* **Work order**:
Because the pictures are not wanted, reproduce the rest of the records below exactly as they stand.

* * *

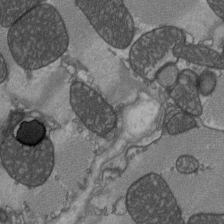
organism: C57BL Mouse
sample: Heart
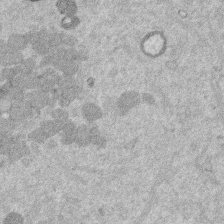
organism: Mouse
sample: Dividing mouse embryo 1 cell stage
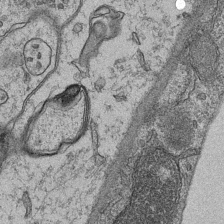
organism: Mouse
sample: CA1 Hippocampus
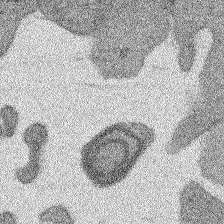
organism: Human
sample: HeLa cells
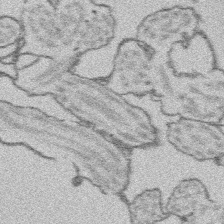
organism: Platynereis dumerilii
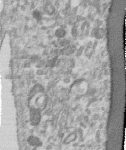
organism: Human
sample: Centriole in RPE cells
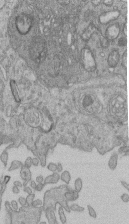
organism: Human
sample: Retinal organoid Rod and Cone cells
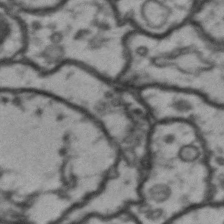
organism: Drosophila
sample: Brain
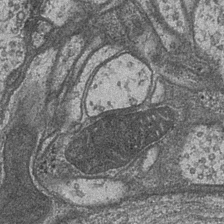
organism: Drosophila
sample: Optic medulla
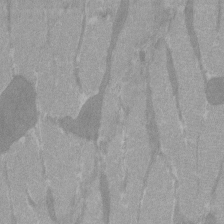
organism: C57BL Mouse
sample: Tibialis anterior muscle cell
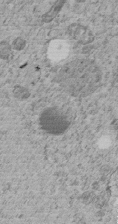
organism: C. elegans
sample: C. elegans embryo early stage
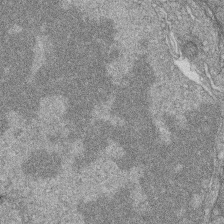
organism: Zebrafish
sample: Cilia; retinal pigment epithelium
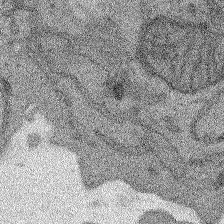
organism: Human
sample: HeLa cells
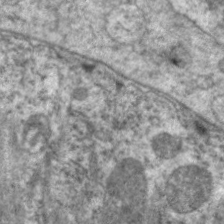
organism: C. elegans
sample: Pharynx
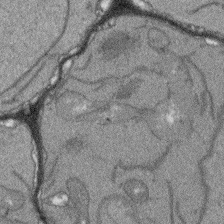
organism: Arabidopsis thaliana
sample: Root tip
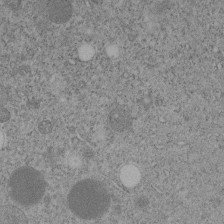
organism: C. elegans
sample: C. elegans embryo early stage
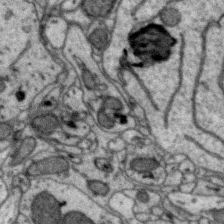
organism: Zebra finch
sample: Brain
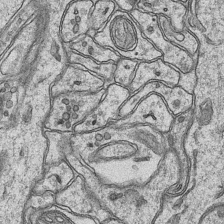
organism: Mouse
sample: CA1 Hippocampus
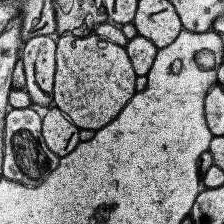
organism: Human
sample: Temporal Lobe
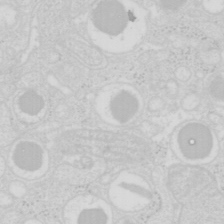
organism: Mouse
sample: Pancreas
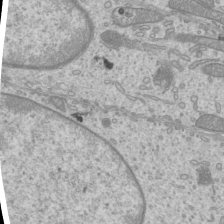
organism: Mouse
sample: Cilia; mouse epididymis
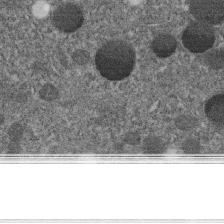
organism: C. elegans
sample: C. elegans embryo early stage
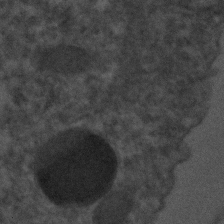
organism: C. elegans
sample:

* * *

* **Result**:
organism: C57BL Mouse
sample: Heart
organism: Mouse
sample: Dividing mouse embryo 1 cell stage
organism: Mouse
sample: CA1 Hippocampus
organism: Human
sample: HeLa cells
organism: Platynereis dumerilii
organism: Human
sample: Centriole in RPE cells
organism: Human
sample: Retinal organoid Rod and Cone cells
organism: Drosophila
sample: Brain
organism: Drosophila
sample: Optic medulla
organism: C57BL Mouse
sample: Tibialis anterior muscle cell
organism: C. elegans
sample: C. elegans embryo early stage
organism: Zebrafish
sample: Cilia; retinal pigment epithelium
organism: Human
sample: HeLa cells
organism: C. elegans
sample: Pharynx
organism: Arabidopsis thaliana
sample: Root tip
organism: C. elegans
sample: C. elegans embryo early stage
organism: Zebra finch
sample: Brain
organism: Mouse
sample: CA1 Hippocampus
organism: Human
sample: Temporal Lobe
organism: Mouse
sample: Pancreas
organism: Mouse
sample: Cilia; mouse epididymis
organism: C. elegans
sample: C. elegans embryo early stage
organism: C. elegans
sample:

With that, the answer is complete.